Things get complicated from there in the self-referential action farce “JCVD,” which stars JCVD as ... himself. Everyone in the film recognizes the aging kickboxing star, and the cops figure he’s in on the crime.


He’s certainly in on the joke - and he’s not alone. Meta-movies have been popping up since this summer’s comedy “Hamlet 2,” starring Elisabeth Shue as Elisabeth Shue. Others include “What Just Happened?” with Sean Penn and Bruce Willis as Penn and Willis, respectively; and “My Name Is Bruce,” with “Burn Notice” sidekick and cult horror film phenom Bruce Campbell as ... well, you get the idea.


These aren’t just cameos played for laughs. Meta flicks - like 1999’s “Being John Malkovich” - try for something meaningful. Granted, “Being” was essentially fake. The on-screen Malkovich hardly resembled the real one. Willis, too, in “What?,” likely isn’t as beard-obsessed as his cinematic doppelganger. And Campbell’s not nearly that drunk and lecherous. Presumably.


The actor closest to revealing the truth is the action hero. It’s “the truth from a past life,” Van Damme admits. “It came from an itinerary of love and scars, a final stopping point of dreaming strongly.”


If you think that’s deep, wait’ll you hear his mid-film monologue, when he rises above the set and reveals everything from his foibles (past drug abuse) to the curious nature of fame.


It’s an odd, original moment in this moody suspenser where the “Muscles From Brussels” gets to, yes, act. Respectably, even.
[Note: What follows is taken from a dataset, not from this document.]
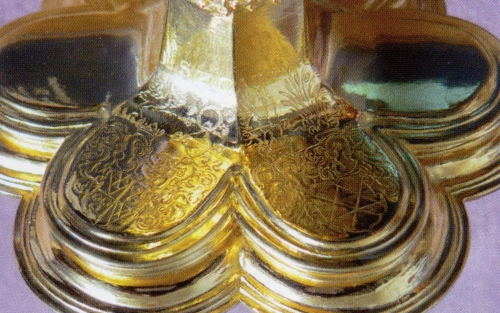 Wappen der Familie Storch auf dem Abendmahlskelch, der 1622 für die damals evangelische Bergkirche Klaus gestiftet wurde. Im Zuge der Gegenreformation mussten die Storchs nach Bayern auswandern, wo sie den Kelch der evangelischen Kirche in Vach bei Fürth spendeten. Noch heute ist dieser Kelch bei den dortigen Abendmahlsfeiern in Verwendung.
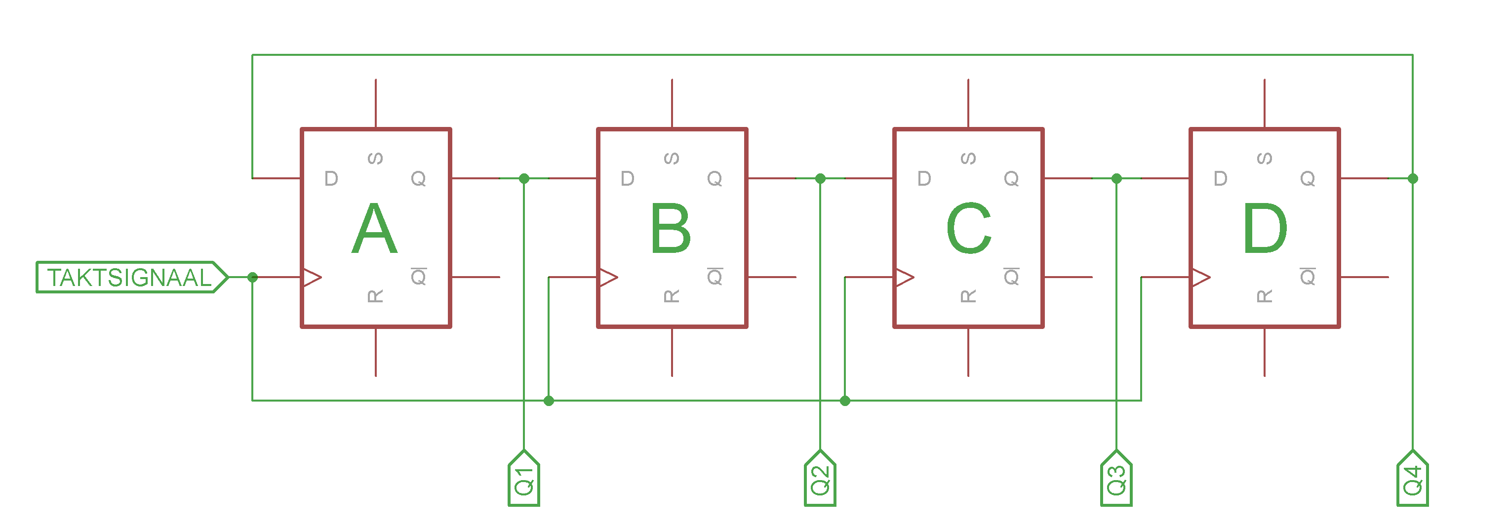 D-trigeritest koostatud 4-bitine otsese tagasisidega ringloenduri elektriskeem.
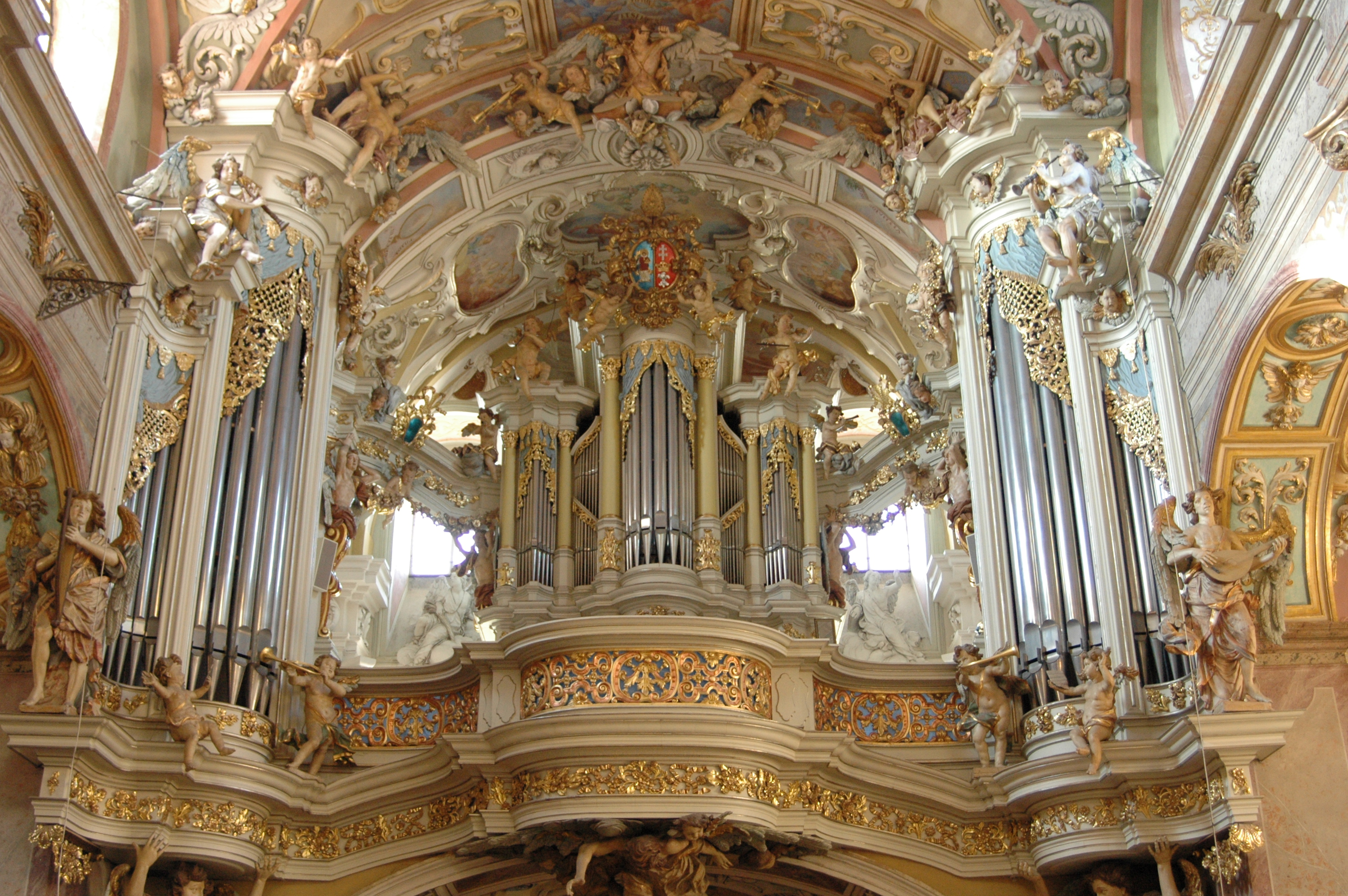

Campbell, who not only played but directed himself in a film that lampoons his career, has a more sanguine take. “The difficult thing was directing myself because I kept asking myself so many questions,” he quipped. “Eventually I stopped talking to myself.”


His final tip seems only half in jest: If you play yourself in a movie, “make sure the director has a different name than you.”